If the world is to meet the goals of reducing maternal and under-five mortality by 2015, only a focused, coordinated effort can bring women, newborns and children the healthcare they need.
- WHO Director-General Dr Lee Jong-wook

In Senegal, older women, known as ‘grannies’, are influential sources of information for younger women. ChildFund realized that in order to improve child and maternal health, health information needed to be targeted to the grannies who were actually making decisions about diet, work and rest for expecting mothers, and breastfeeding practices for new mothers.

ChildFund incorporated the grannies into the health program by organising informative sessions for older women covering the basics of pregnancy, breastfeeding and childcare. Sessions involved the use of songs, stories and group discussions. The songs praised the grandmothers for the important role they play in the family and community and encouraged them to participate and learn.

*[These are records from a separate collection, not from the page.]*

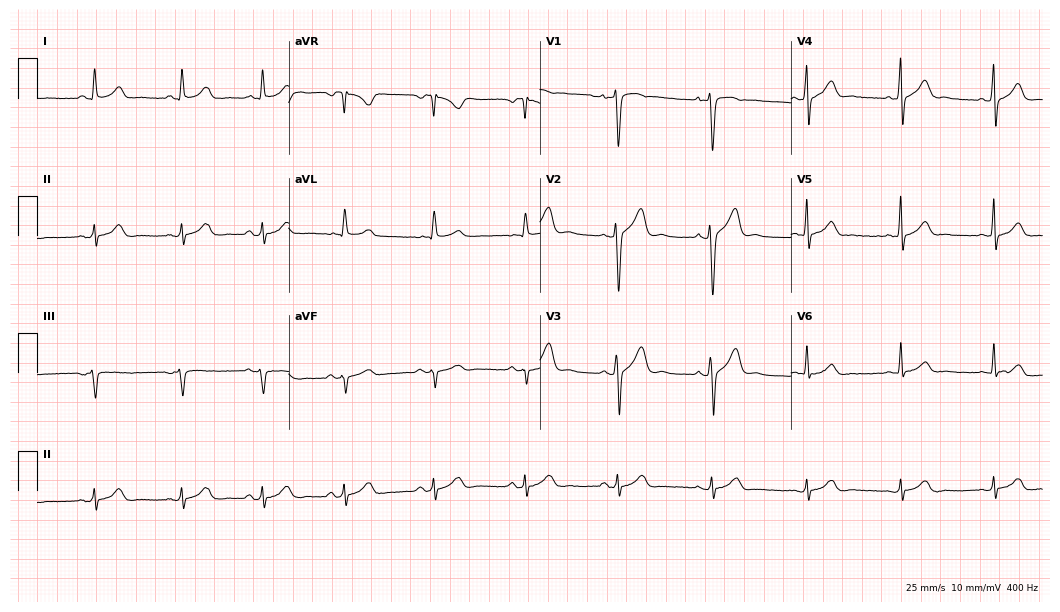
12-lead ECG (10.2-second recording at 400 Hz) from a woman, 42 years old. Screened for six findings — first-degree AV block, right bundle branch block, left bundle branch block, sinus bradycardia, atrial fibrillation, sinus tachycardia — none is recorded.
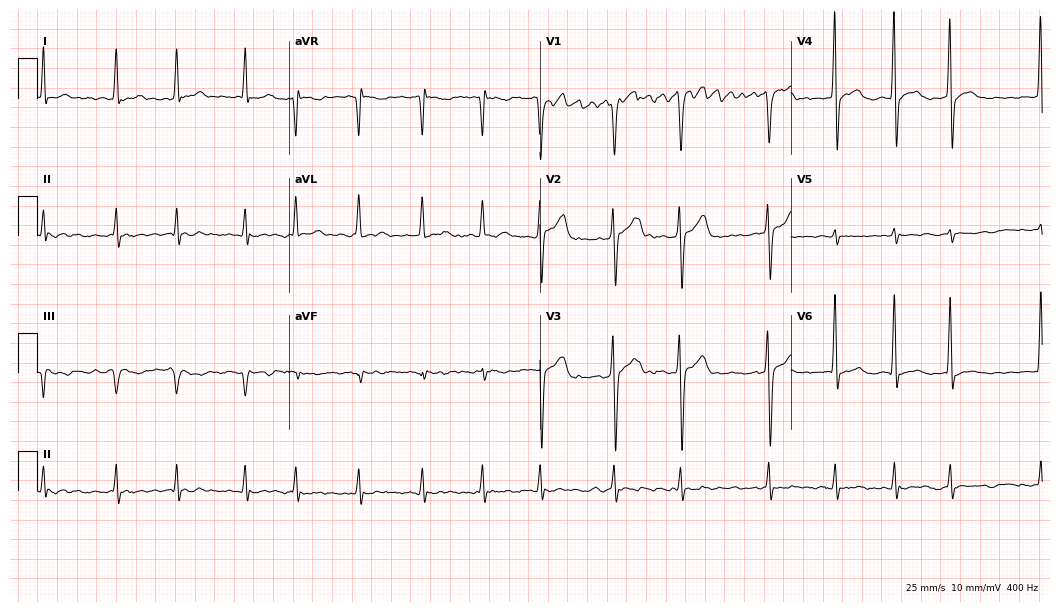
Electrocardiogram, a 46-year-old male. Interpretation includes atrial fibrillation (AF).
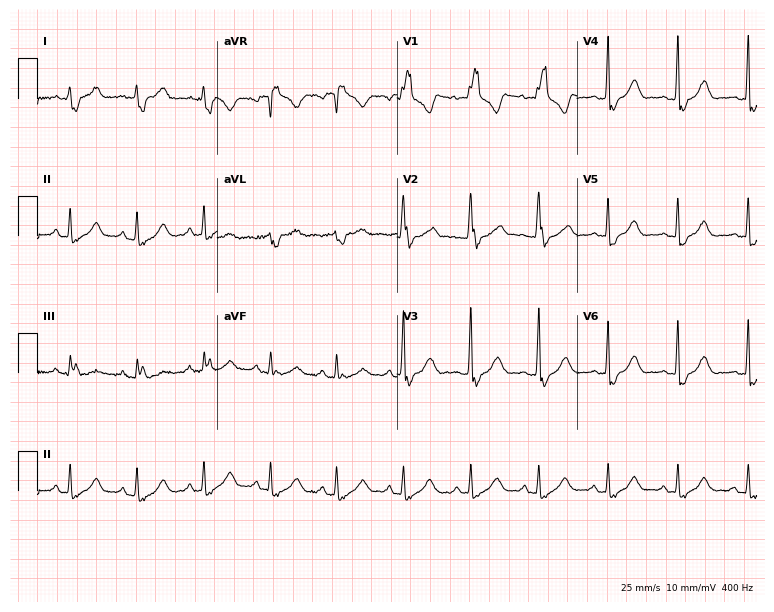
ECG — a 51-year-old female patient. Screened for six findings — first-degree AV block, right bundle branch block (RBBB), left bundle branch block (LBBB), sinus bradycardia, atrial fibrillation (AF), sinus tachycardia — none is recorded. Other findings, if any, are not listed.

The grannies responded enthusiastically. Before the program, grannies advised expectant mothers to eat little to ensure a low birth weight for an easy delivery. Now they encourage mothers to eat more and better quality food when pregnant and breastfeeding. As a result the average birth weight has risen and newborns and mothers are stronger and healthier. Also, grannies refused to let pregnant women rest during the day, believing it was detrimental to their health, but now they encourage pregnant women to decrease their workloads. In the past, breastfeeding immediately after birth was once discouraged, but now grannies encourage mothers to breastfeed immediately and exclusively to provide infants with important antibodies and complete nutrition.

ChildFund designs and implements all of its programs with consideration for the context and culture of the local community and area. Encouraging participation in and ownership of programs ensures their continuation and sustainability for future generations.